6 star hangover ******
- When you wake up you are confused and drunk, perhaps still half-dressed and in the wrong house. This is the faux-hangover: where you feel ‘great!’ because you drank enough for two days, but you do get double the hangover, which will only kick in at midday.
- Obviously you can’t contemplate eating and it’s just as well you can’t leave the house because you still smell of puke from the night before. You have lost something important, and I don’t mean self-respect, because if you have any of that left, you soon vomit it out, a few times. You would choose an hour of buggery over another minute of this.

7 star hangover *******
- Wherever you find yourself, you recognise little of your environment, and in the middle of an angry conversation, and wearing someone else’s shoe, unsurprisingly on the wrong foot. As soon as you wake, you wish you had left your head on the floor, but you can’t, because your immediate impulse is to puke.
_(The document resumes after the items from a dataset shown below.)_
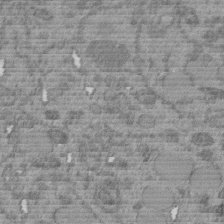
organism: C. elegans
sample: C. elegans embryo early stage
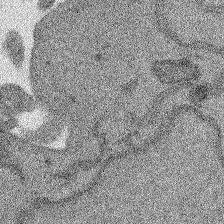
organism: Human
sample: HeLa cells
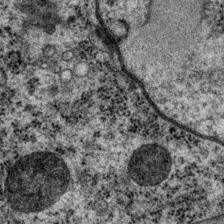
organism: P. pacificus
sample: Pharynx
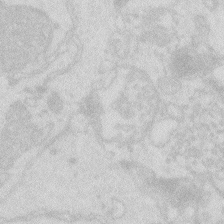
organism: Zebrafish
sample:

- It is a vain hope though, because there’s nothing left to eject, and you spend the rest of the day hiccuping and trying to fix your phone and find your wallet. In such a state, you find that the one thing which cured you of all previous hangovers, be it solpadine, port, sausages or pron, fails miserably. Crawling into a suitcase somewhere under the stairs, you emerge after a minimum of twenty-four hours soliltude with the humility of a saint and a thirst that would kill a camel. And you will never drink again, right?